The \( (-p_{1},-p_{2},\dots ,-p_{n}) \) pretzel link is the mirror image of the v (p_{1},\,p_{2},\dots ,\,p_{n}) \) pretzel link.
The \( (p_{1},\,p_{2},\dots ,\,p_{n}) \) pretzel link is isotopic to the \( (p_{2},\,p_{3},\dots ,\,p_{n},\,p_{1}) \) pretzel link. Thus, too, the \( (p_{1},\,p_{2},\dots ,\,p_{n}) \) pretzel link is isotopic to the \( (p_{k},\,p_{{k+1}},\dots ,\,p_{n},\,p_{1},\,p_{2},\dots ,\,p_{{k-1}}) \) pretzel link.[3]

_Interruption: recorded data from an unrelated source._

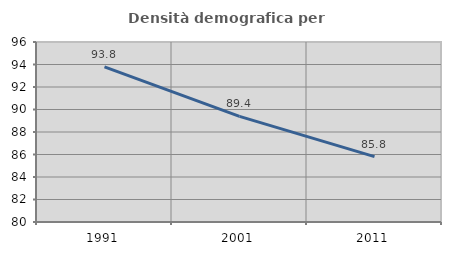
| Category | Densità demografica |
|---|---|
| 1991.0 | 93.786 |
| 2001.0 | 89.394 |
| 2011.0 | 85.815 |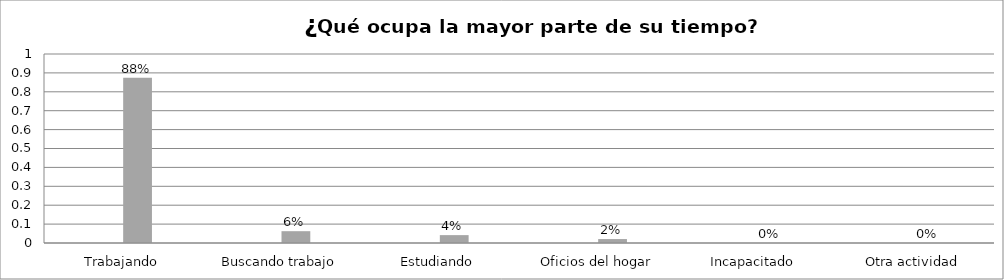
| Category | Series 0 | Series 1 | Series 2 | Series 3 |
|---|---|---|---|---|
| Trabajando |  |  | 0.875 |  |
| Buscando trabajo |  |  | 0.062 |  |
| Estudiando |  |  | 0.042 |  |
| Oficios del hogar |  |  | 0.021 |  |
| Incapacitado  |  |  | 0 |  |
| Otra actividad |  |  | 0 |  |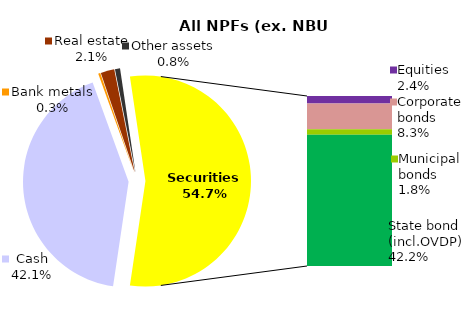
| Category | All NPF (ex. NBU CNPF) |
|---|---|
| Cash | 696.32 |
| Bank metals | 5.312 |
| Real estate | 34.47 |
| Other assets | 12.848 |
| Equities | 40.246 |
| Corporate bonds | 137.067 |
| Municipal bonds | 29.272 |
| State bond (incl.OVDP) | 697.886 |

The \( (p_{1},\,p_{2},\,\dots ,\,p_{n}) \) pretzel link is isotopic to the \( (p_{n},\,p_{{n-1}},\dots ,\,p_{2},\,p_{1}) \) pretzel link. However, if one orients the links in a canonical way, then these two links have opposite orientations.
Some examples
The (1, 1, 1) pretzel knot is the (right-handed) trefoil; the (−1, −1, −1) pretzel knot is its mirror image.

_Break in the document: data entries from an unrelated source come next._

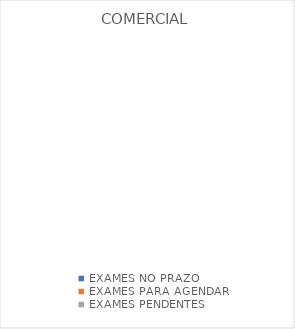
| Category | COMERCIAL |
|---|---|
| EXAMES NO PRAZO | 0 |
| EXAMES PARA AGENDAR | 0 |
| EXAMES PENDENTES | 0 |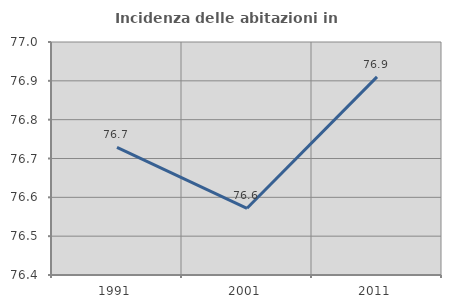
| Category | Incidenza delle abitazioni in proprietà  |
|---|---|
| 1991.0 | 76.728 |
| 2001.0 | 76.572 |
| 2011.0 | 76.91 |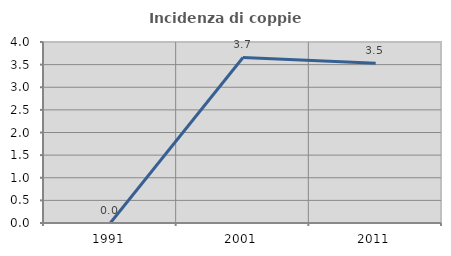
| Category | Incidenza di coppie miste |
|---|---|
| 1991.0 | 0 |
| 2001.0 | 3.659 |
| 2011.0 | 3.529 |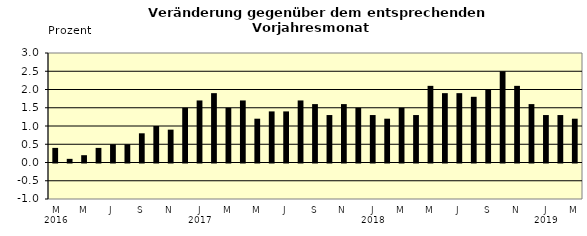
| Category | Series 0 |
|---|---|
| 0 | 0.4 |
| 1 | 0.1 |
| 2 | 0.2 |
| 3 | 0.4 |
| 4 | 0.5 |
| 5 | 0.5 |
| 6 | 0.8 |
| 7 | 1 |
| 8 | 0.9 |
| 9 | 1.5 |
| 10 | 1.7 |
| 11 | 1.9 |
| 12 | 1.5 |
| 13 | 1.7 |
| 14 | 1.2 |
| 15 | 1.4 |
| 16 | 1.4 |
| 17 | 1.7 |
| 18 | 1.6 |
| 19 | 1.3 |
| 20 | 1.6 |
| 21 | 1.5 |
| 22 | 1.3 |
| 23 | 1.2 |
| 24 | 1.5 |
| 25 | 1.3 |
| 26 | 2.1 |
| 27 | 1.9 |
| 28 | 1.9 |
| 29 | 1.8 |
| 30 | 2 |
| 31 | 2.5 |
| 32 | 2.1 |
| 33 | 1.6 |
| 34 | 1.3 |
| 35 | 1.3 |
| 36 | 1.2 |

The (5, −1, −1) pretzel knot is the stevedore knot (61).
If p, q, r are distinct odd integers greater than 1, then the (p, q, r) pretzel knot is a non-invertible knot.

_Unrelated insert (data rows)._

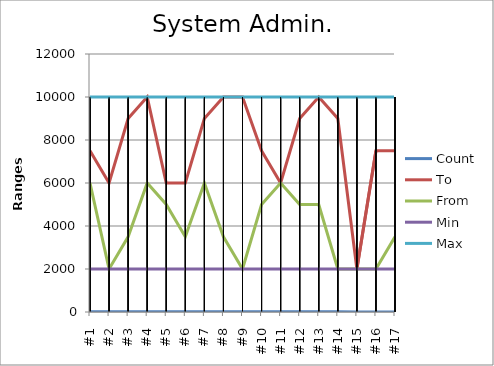
| Category | Count | To | From | Min | Max |
|---|---|---|---|---|---|
| #1 | 17 | 7500 | 6000 | 2000 | 10000 |
| #2 | 16 | 6000 | 2000 | 2000 | 10000 |
| #3 | 14 | 9000 | 3500 | 2000 | 10000 |
| #4 | 13 | 10000 | 6000 | 2000 | 10000 |
| #5 | 11 | 6000 | 5000 | 2000 | 10000 |
| #6 | 11 | 6000 | 3500 | 2000 | 10000 |
| #7 | 9 | 9000 | 6000 | 2000 | 10000 |
| #8 | 9 | 10000 | 3500 | 2000 | 10000 |
| #9 | 8 | 10000 | 2000 | 2000 | 10000 |
| #10 | 7 | 7500 | 5000 | 2000 | 10000 |
| #11 | 7 | 6000 | 6000 | 2000 | 10000 |
| #12 | 7 | 9000 | 5000 | 2000 | 10000 |
| #13 | 7 | 10000 | 5000 | 2000 | 10000 |
| #14 | 7 | 9000 | 2000 | 2000 | 10000 |
| #15 | 5 | 2000 | 2000 | 2000 | 10000 |
| #16 | 5 | 7500 | 2000 | 2000 | 10000 |
| #17 | 5 | 7500 | 3500 | 2000 | 10000 |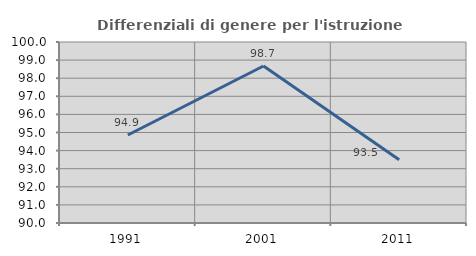
| Category | Differenziali di genere per l'istruzione superiore |
|---|---|
| 1991.0 | 94.861 |
| 2001.0 | 98.675 |
| 2011.0 | 93.498 |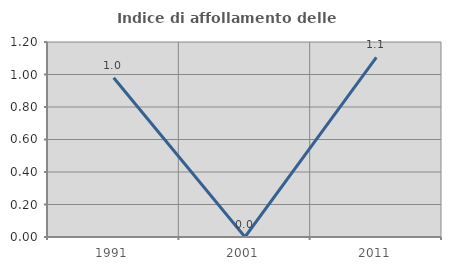
| Category | Indice di affollamento delle abitazioni  |
|---|---|
| 1991.0 | 0.98 |
| 2001.0 | 0 |
| 2011.0 | 1.105 |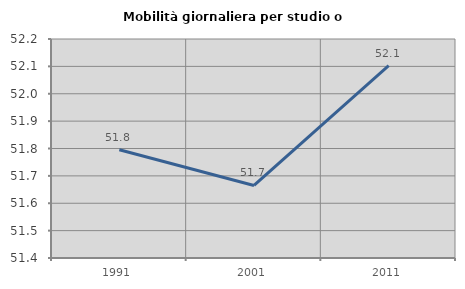
| Category | Mobilità giornaliera per studio o lavoro |
|---|---|
| 1991.0 | 51.796 |
| 2001.0 | 51.665 |
| 2011.0 | 52.102 |

The (2p, 2q, 2r) pretzel link is a link formed by three linked unknots.
The (−3, 0, −3) pretzel knot (square knot (mathematics)) is the connected sum of two trefoil knots.
The (0, q, 0) pretzel link is the split union of an unknot and another knot.
Montesinos
A Montesinos link. In this example, \( {\displaystyle e=-3} \) , \( {\displaystyle \alpha _{1}/\beta _{1}=-3/2} \) and \( {\displaystyle \alpha _{2}/\beta _{2}=5/2} \) .
A Montesinos link is a special kind of link that generalizes pretzel links (a pretzel link can also be described as a Montesinos link with integer tangles). A Montesinos link which is also a knot (i.e., a link with one component) is a Montesinos knot.
A Montesinos link is composed of several rational tangles. One notation for a Montesinos link is \( {\displaystyle K(e;\alpha _{1}/\beta _{1},\alpha _{2}/\beta _{2},\ldots ,\alpha _{n}/\beta _{n})} \) .[4]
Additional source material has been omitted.